Authors Note: I don't own Gundam Wing. Just playing with the characters for a wee bit. Mine however, are mine. Nuff said. Happy reading!

On Hidden Wings: Chapter 2:

He was born in a clap of thunder, his mind empty but for one thought. Preventors. He had to find the Preventors. The thought drove him towards the form of a darkened house. The thought led him onto the porch, folded his left hand into a fist, forced the fist to pound on the door until his skin was bruised and red.

The thought gave him answers. Of a sort. He needed the Preventors because someone wanted him dead. But like all pure things, the thought eventually broke down.

"You can start by telling me who you are, and how you made it through my perimeter security." The feminine voice from the speaker held rising frustration.

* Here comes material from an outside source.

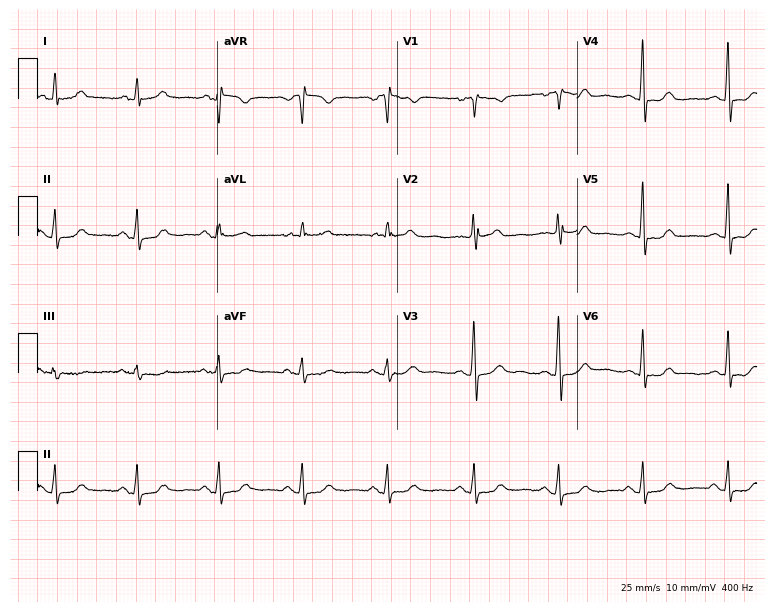
Resting 12-lead electrocardiogram (7.3-second recording at 400 Hz). Patient: a female, 55 years old. None of these six findings is recorded: first-degree AV block, right bundle branch block, left bundle branch block, sinus bradycardia, atrial fibrillation, sinus tachycardia.
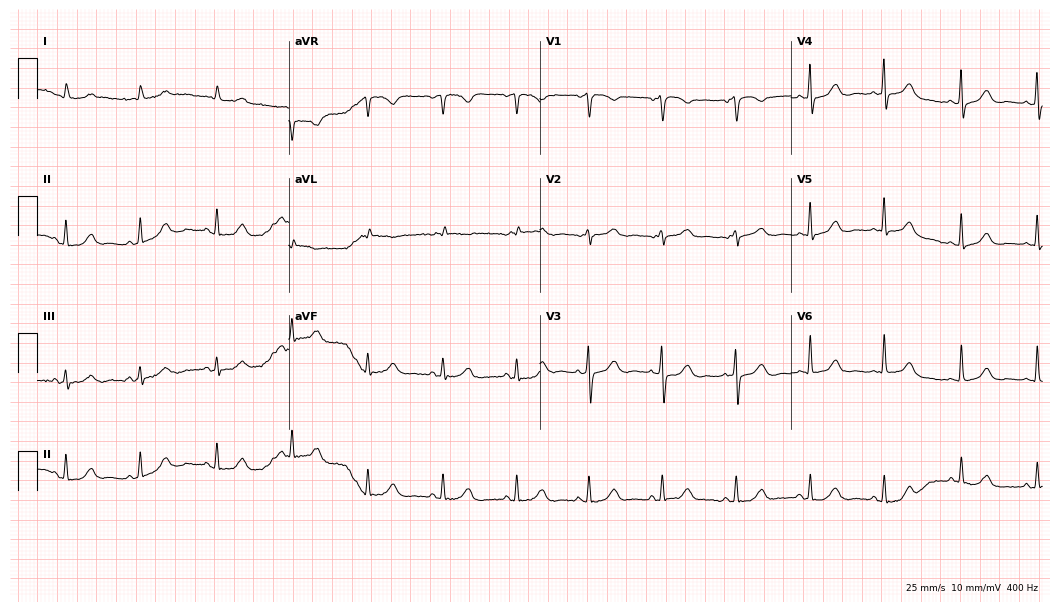
Electrocardiogram, an 80-year-old female. Overall reading on record: normal ECG.

A frustration he could only match. "I…I…"

Something loud, metal, and heavy, landed behind him. Blinking in the sudden light, he turned towards the noise. Mobile Suits.

"Your name?"

"My name is…" He searched his mind frantically for an answer. What sort of person forgot his own name? "My name is…" He stepped forward and felt his knees turn to water. He fell against the wall, defeated. "I don't know."

"Well Mr. John Doe, I'd take my hands out of my pockets and put them up, if I were you." The voice sounded jovial, but beneath it lay the undertone of a killer.

He felt strange, scared, as he unclenched his right hand from around the box it gripped. He raised his hands over his head.

"Turn around slowly." The second voice lacked any attempt at humor.

John, for lack of a better name, wondered if he'd ever been this scared in his life. His hands shook. They were pale, calloused between his index finger and thumb, calloused across his palms.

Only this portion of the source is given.